If it's of any use, I notice that in the JS file that you're getting, it's saving the data into a variable named after a JSON object, which is something like a special request entity, differing from GET/POST. SS has methods for setting a custom request entity, where, upon finding the syntax they're using for their JSON request object, you could set the request entity on a script "Before file is scraped". The trick at hand is to figure out what the magical URL to that scrapeableFile would be. If you can find that, then you're more than half done. The request would return to you exactly the data that you are wanting to scrape. It would likely be in XML format, making it extremely easy to parse.

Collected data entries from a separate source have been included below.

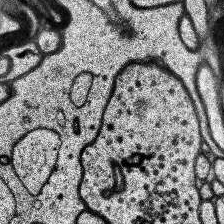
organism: Human
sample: Temporal Lobe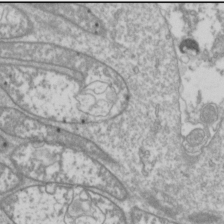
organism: Drosophila
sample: Cell division; meiosis; drosophila spermatocytes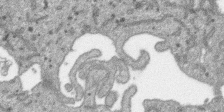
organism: Human
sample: Lung epithelial cells infected with SARS-CoV-2

They've likely obscured these details in javascript... I can't seem to figure it out yet, though..
thanks
this is tricky, the DOM source (available in IE Developer Tool Bar,etc) has the info required, but the regular source accessible by ss, does not :-(
The IE Developer Toolbar (and
The IE Developer Toolbar (and other realtime source monitors/debuggers) do show the right info, but if you use a normal IE, Firefox, Opera, Chrome, Safari (etc) installation and select its 'view source' option, you won't see the needed info either. Screen-scraper falls into this category of static source viewer. The only reason that IE Dev Toolbar can see the info you want is because it's a source "monitor", where it watches the javascript and dynamically adds/removes source info when javascript modifies it. Screen-scraper can't show you that info because screen-scraper isn't a javascript interpreting engine, and it can't show you changes made in the source by javascript because that is happening as a separate process from the actual HTTP request.
If you use Chrome's Source monitor, Firefox's "Firebug" extention, Opera's "Dragonfly" tool, you'd be able to see the needed info too. It's all about live monitoring of the source code, which screen-scraper won't do, since SS just makes the request to the file, and then doesn't process javascript.